3. Il ressort des pièces du dossier que Mme C épouse B est mariée à un compatriote, titulaire d'une carte de résident en cours de validité, depuis le 20 mai 2018 soit plus de plus de cinq ans avant la décision attaquée. Ces derniers résident ensemble depuis l'entrée en France de la requérante le 16 septembre 2019 et sont parents de deux enfants, l'un né en 2014 et scolarisé en France depuis 2019 et l'autre né en France en 2022. Ainsi, au regard de la durée et de la stabilité de la communauté de vie sur le territoire français entre Mme C épouse B et son époux établi de manière pérenne en France, et de la scolarisation de l'aîné de leur enfant depuis plus de quatre ans à la date de la décision attaquée, la requérante est fondée à soutenir qu'en lui refusant le renouvellement de son titre de séjour, le préfet de Seine-et-Marne a porté à son droit au respect de sa vie privée et familiale une atteinte disproportionnée aux buts poursuivis par la décision et a ainsi méconnu les stipulations de l'article 8 de la convention européenne de sauvegarde des droits de l'homme et des libertés fondamentales et les dispositions de l'article L. 423-23 du code de l'entrée et du séjour des étrangers et du droit d'asile.

4. Il résulte de tout ce qui précède, sans qu'il soit besoin de se prononcer sur les autres moyens de la requête, que Mme C épouse B est fondée à demander l'annulation de la décision implicite née le 23 mars 2023 par laquelle le préfet de Seine-et-Marne a rejeté sa demande de titre de séjour.

Sur les conclusions aux fins d'injonction et d'astreinte :

5. Eu égard au motif d'annulation qui fonde le présent jugement, il y a nécessairement lieu d'enjoindre au préfet de Seine-et-Marne, ou à tout autre préfet territorialement compétent, de délivrer à Mme C épouse B une carte de séjour temporaire portant la mention " vie privée et familiale ", dans le délai de deux mois à compter de la notification du présent jugement. En revanche, dans les circonstances de l'espèce, il n'y a pas lieu d'assortir cette injonction d'une astreinte.

Sur les frais liés au litige :

6. Il y a lieu, dans les circonstances de l'espèce, de mettre à la charge de l'Etat, le versement à Mme C épouse B de la somme de 1 200 euros, en application des dispositions de l'article L. 761-1 du code de justice administrative.

D E C I D E :

Article 1er : La décision implicite née du silence gardé par le préfet de Seine-et-Marne sur la demande présentée le 23 novembre 2022 par Mme C épouse B et tendant à la délivrance d'un titre de séjour, est annulée.
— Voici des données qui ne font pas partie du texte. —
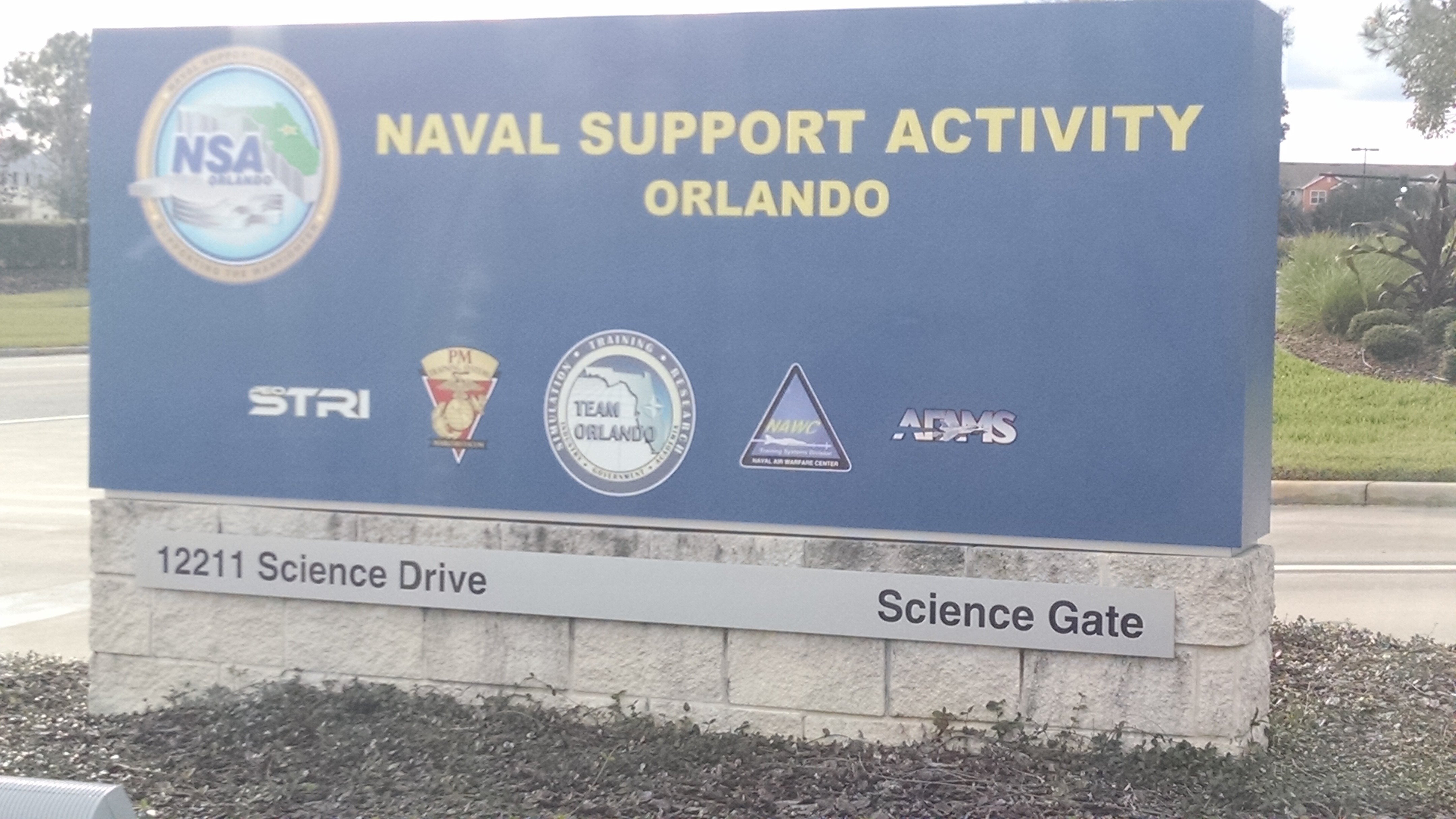 IMG_20160121_152753321

Article 2 : Il est enjoint au préfet de Seine-et-Marne, ou à tout autre préfet territorialement compétent, de délivrer à Mme C épouse B, une carte de séjour temporaire portant la mention " vie privée et familiale " dans le délai de deux mois à compter de la notification du présent jugement.

Article 3 : L'Etat (préfet de Seine-et-Marne) versera à Mme C épouse B, une somme de 1 200 euros, en application des dispositions de l'article L. 761-1 du code de justice administrative.

Article 4 : Le surplus des conclusions de la requête est rejeté.

Article 5 : Le présent jugement sera notifié à Mme A C épouse B et au préfet de Seine-et-Marne.

Copie en sera transmise au ministre de l'intérieur.

Délibéré après l'audience du 19 décembre 2024, à laquelle siégeaient :

Mme Billandon, présidente,

Mme Massengo, conseillère,

Mme Bourrel Jalon, conseillère.

Rendu public par mise à disposition au greffe le 16 janvier 2025.

La rapporteure,

C. MASSENGO

La présidente,

I. BILLANDONLa greffière,

L. LE GRALL

La République mande et ordonne au préfet de Seine-et-Marne, en ce qui le concerne, et à tous commissaires de justice à ce requis en ce qui concerne les voies de droit commun contre les parties privées, de pourvoir à l'exécution du présent jugement.